— Э, вздор какой! — перебил Александр; — у того была одна… известная…
— Верно это, ты не спорь!.. Тогда, значит, когда все это повстречалось _и Иона опять сделал какой-то знак руками), сыновья и вдовствующая супруга ей и говорят: «отправляйтесь-ка в деревню»… Я это уже помню, на моей памяти, — тысячи полторы душ тогда за селом-то записано было… и что опослы того к ней женихов посыпало, Боже ты мой!.. Один так с пистолетиком с руке приехал и стал на колени: «или осчастливьте, говорит, вашей рукой, или застрелюсь!». Она ему только рукой на портер указала: «вот, говорит, кем я была любима!»
К этому разговору с заметным вниманием прислушивался и Петруша.
— Женщина умная, столичного тона, — заключил с серьезною миной Иона Мокеич.
Ему как будто бы даже не пристало говорить о таких возвышенных предметах.
— А оттуда, — продолжал он гораздо более искренним тоном: — ко мне.

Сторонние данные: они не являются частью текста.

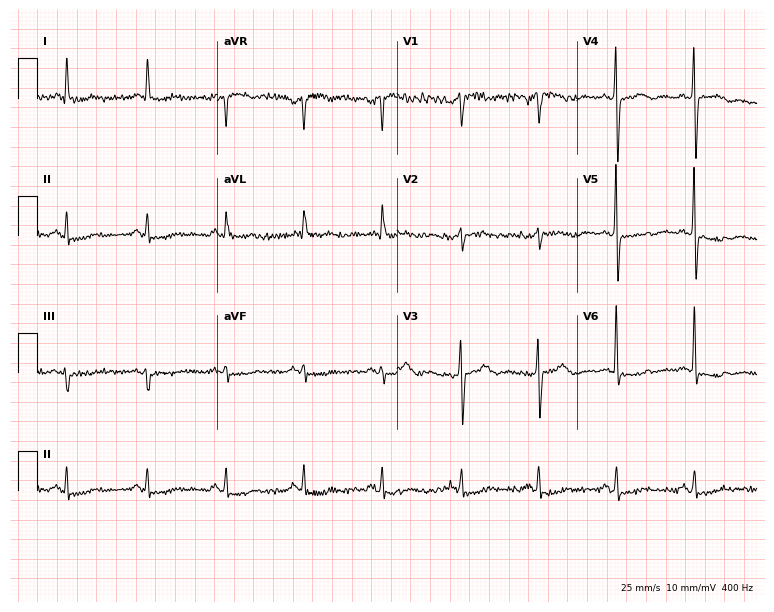
ECG (7.3-second recording at 400 Hz) — a male, 82 years old. Screened for six findings — first-degree AV block, right bundle branch block (RBBB), left bundle branch block (LBBB), sinus bradycardia, atrial fibrillation (AF), sinus tachycardia — none is recorded. Findings outside these six are not listed.
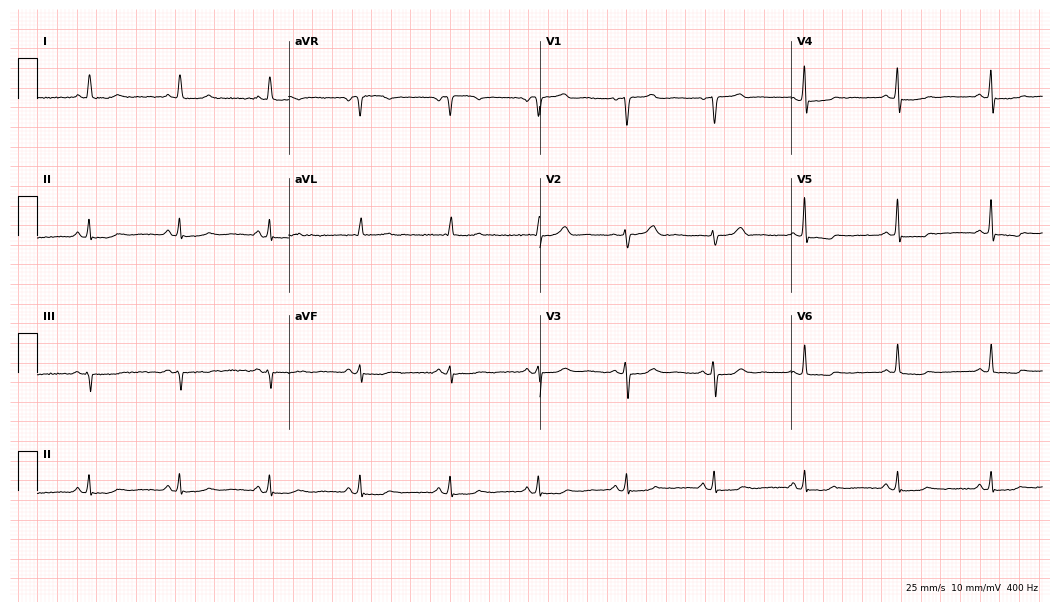
ECG — a 49-year-old woman. Screened for six findings — first-degree AV block, right bundle branch block, left bundle branch block, sinus bradycardia, atrial fibrillation, sinus tachycardia — none is recorded.
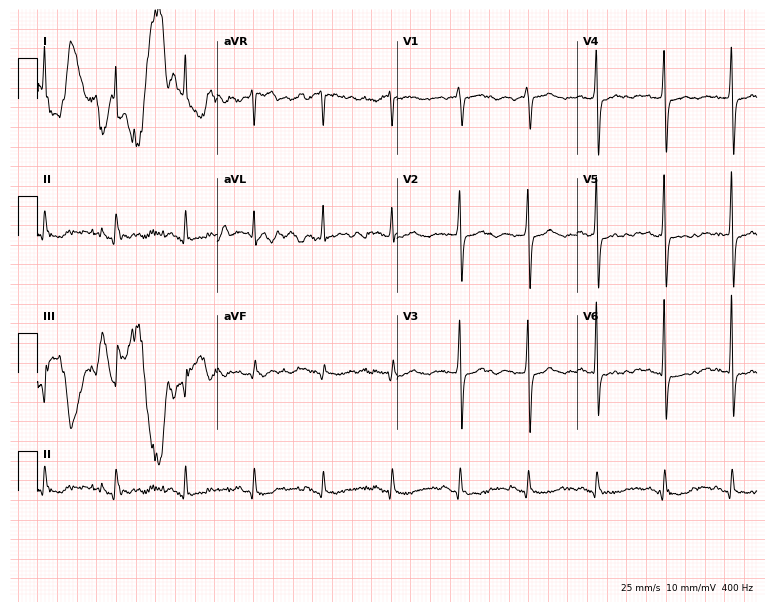
12-lead ECG from a 69-year-old female (7.3-second recording at 400 Hz). No first-degree AV block, right bundle branch block, left bundle branch block, sinus bradycardia, atrial fibrillation or sinus tachycardia recorded for this tracing.
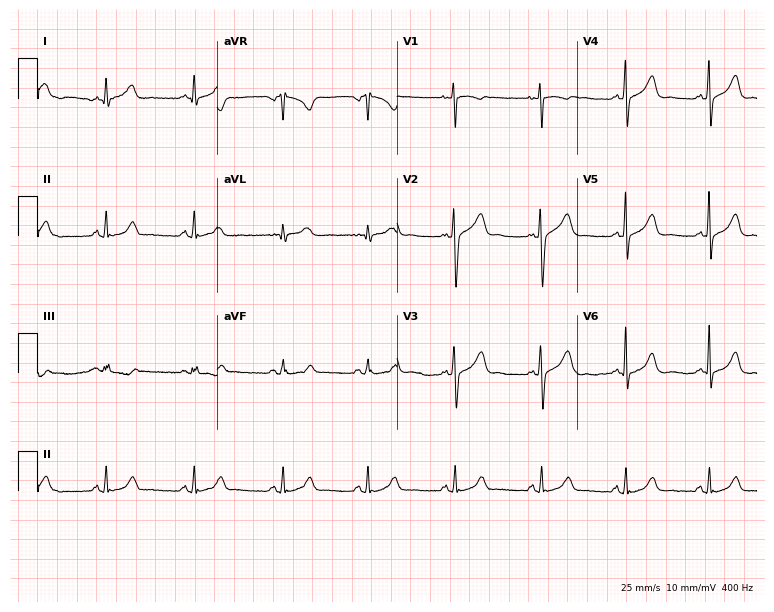
ECG (7.3-second recording at 400 Hz) — a woman, 37 years old. Screened for six findings — first-degree AV block, right bundle branch block, left bundle branch block, sinus bradycardia, atrial fibrillation, sinus tachycardia — none is recorded. Other findings, if any, are not listed.
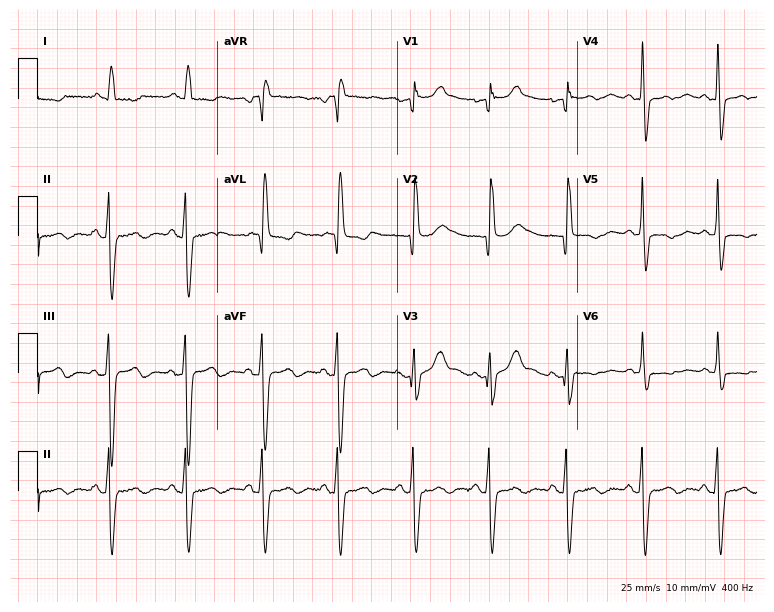
Resting 12-lead electrocardiogram (7.3-second recording at 400 Hz). Patient: a woman, 79 years old. The tracing shows right bundle branch block.
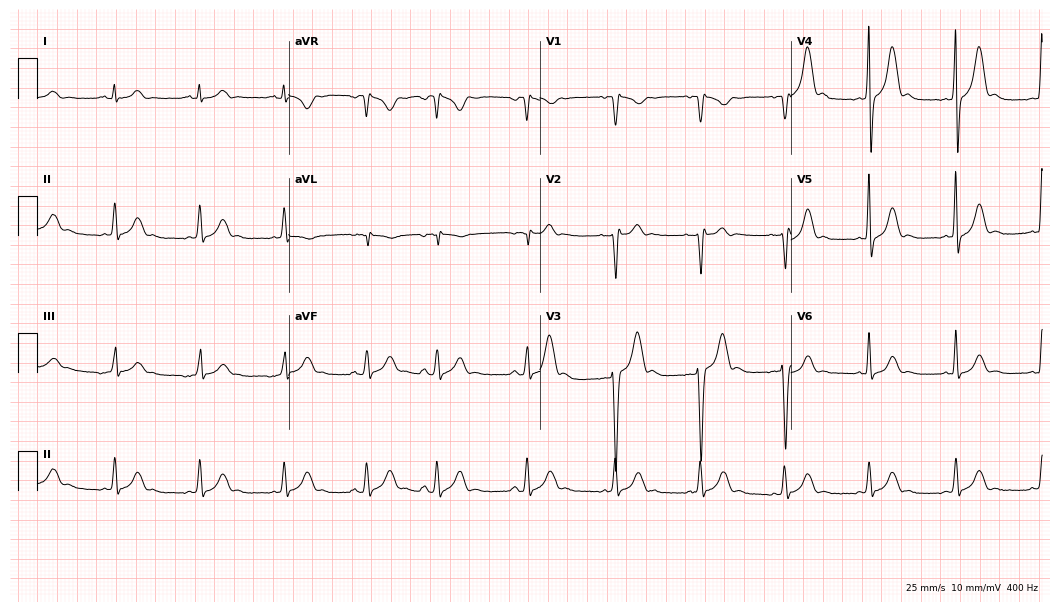
Standard 12-lead ECG recorded from a 21-year-old male. None of these six findings is recorded: first-degree AV block, right bundle branch block, left bundle branch block, sinus bradycardia, atrial fibrillation, sinus tachycardia. Findings outside these six are not listed.
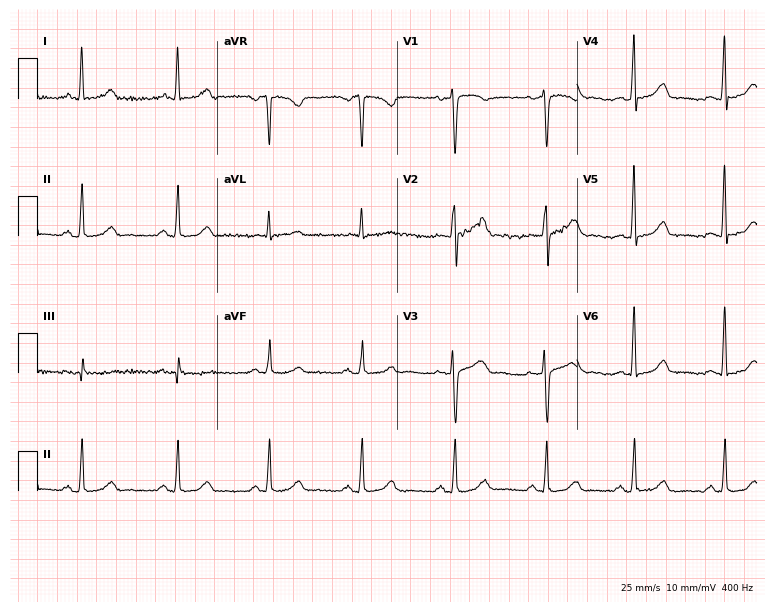
Resting 12-lead electrocardiogram. Patient: a 37-year-old female. Read as a normal ECG.

У меня, брат, в Кузьмищевской казенной деревне такие девки чудо! На поседки к ним съездим!
— Хорошо, — отвечал Александр, и, когда они пришли в усадьбу, он ушел в свой кабинет и все думал: в его воображении невольно рисовалась эта некогда бывшая фрейлина, может-быть, когда-то хорошенькая, молоденькая, рисовались украшающие ее фижмы, парик и красные каблуки.
10
Храмовой праздник
Храмовой праздник в селе Дубнах был, как видно, немаловажным событием.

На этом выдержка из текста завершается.